Daku sudah tanggung ada di muka puskesmas. No way harus balik lagi dan menunda niat yang nyalinya ditumpuk sejak lama. Ugh!

~

Proses, Biaya, dan Obat Setelah Dicabut Gigi

foto dicabut gigi, cabut gigi geraham bawah, biaya cabut gigi, cara cabut gigi berlubang, efek cabut gigi, proses cabut gigi, cabut gigi saat sakit, cabut gigi geraham kanan bawah, mitos cabut gigi, cabut gigi di puskesmas, cabut gigi dokter gigi

Via: cliparthut.com

Sebisa mungkin daku menenangkan diri ketika sudah memasuki ruangan dokter. Lututku melemas begitu melihat kalau dokternya perempuan dan sendirian.
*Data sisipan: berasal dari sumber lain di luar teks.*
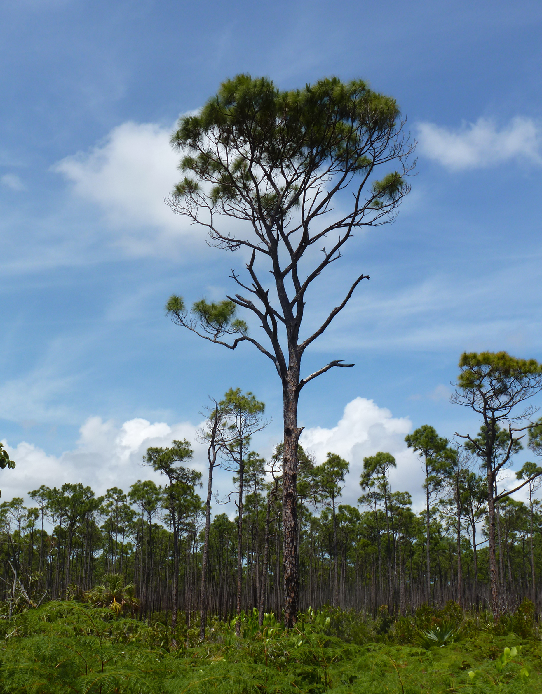 Pinus caribaea var. bahamensis, Lucayan National Park, Bahamas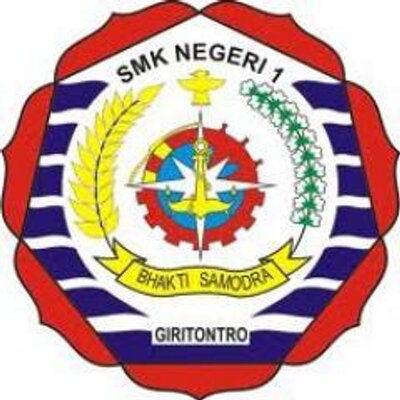 Logo SMKN 1 Giritontro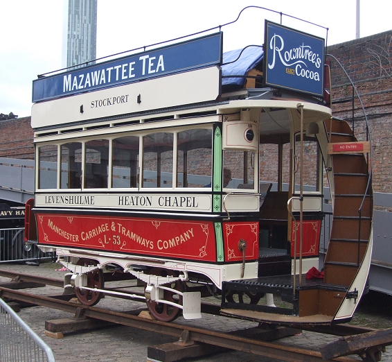 Horse tram

Tapi bukan asisten atau yang sedang praktik. Hanya saja tak ada dokter laki-laki yang sebelumnya sudah memeriksaku.

“Yah! Kenapa baru ke sini sekarang?” tanya sang dokter setelah melihat tanggal periksaku sebelumnya, “Mustinya pas obat habis langsung ke sini, ih kamu mah!”
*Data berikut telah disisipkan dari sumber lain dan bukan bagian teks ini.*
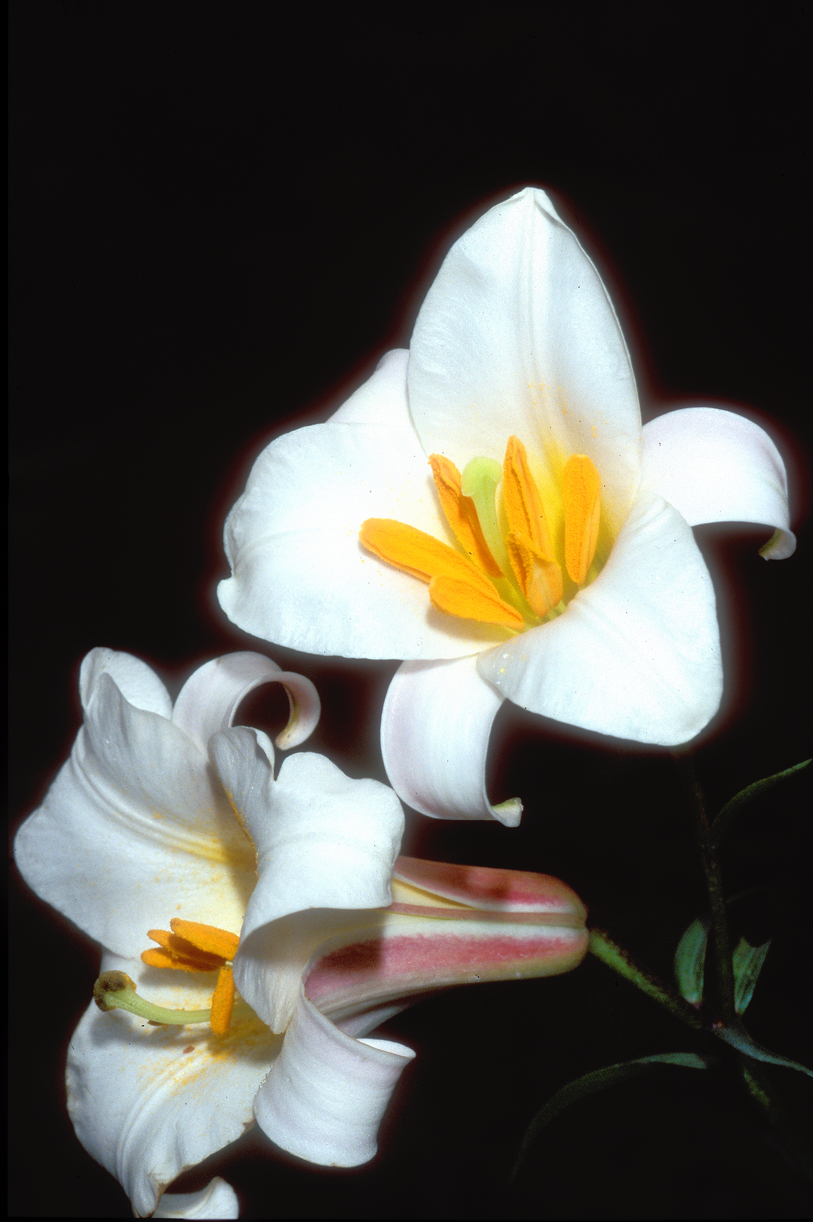 Lilium regale in habitat, Wolong, Sichuan, China

Siapa sangka, interaksi yang berawal dari omelan itu membuatku merasa nyaman. Sang dokter yang tentu sudah berpengalaman berkomunikasi dengan pasien memang bisa mencairkan kecanggungan. Yang perlu daku lakukan adalah memberi kepercayaan penuh padanya, kalau dia bisa bekerja secara profesional dan… dan, tak akan menyakitiku. Huhu…

Proses dicabut gigi itu… pertama-tama dokter meminta kita membuka mulut dan memastikan gigi mana yang hendak dicabut. Kita kemudian dipinta untuk berkumur dulu. Setelah itu, beliau seperti mengoleskan semacam obat bius.

Lalu, beliau menyiapkan jarum suntik. Karena daku takut berubah pikiran, maka kututup mataku agar jarum tersebut hilang dari pandangan. Melihat kegelapan rasanya lebih baik ketimbang menyaksikan ujungnya yang lancip, yang sedang dihunuskan pada area mulutku.

Daku ingat perkataan kakakku dan mimik mukanya yang menakut-nakutiku, kalau disuntiknya itu adalah proses yang paling sakit. Ya, daku merasakan ada tekanan berlebih pada gusiku. Tapi sensasinya masih bisa ditolerir. Enggak sakit, kok! Aaargh..! Daku jadi mengecam diri yang sudah takut berlebihan pada sesuatu yang belum terjadi.

“Tunggu dulu sampai baal, ya,” ujar sang dokter.

“Berapa lama, Bu?”

“Lima sampai sepuluh menitan, lah,” katanya mengira-ngira.

Daku benar-benar pengin semuanya berjalan dengan cepat. Kalau sudah mantap melakukan sesuatu, lalu kemudian ada sesuatu lain yang mengulurnya, rasanya kurang enak. Tapi daku kemudian memainkan ponsel, yang memang selalu berhasil menyita perhatian.

Oh, obatnya mulai bereaksi. Area yang disuntik itu terasa menebal atau membesar. Bibir juga serasa enggak simetris. Aneh, pokoknya. Sensasi baal pun mulai menghampiri. Benar kata kakak, dicubit pun enggak kerasa.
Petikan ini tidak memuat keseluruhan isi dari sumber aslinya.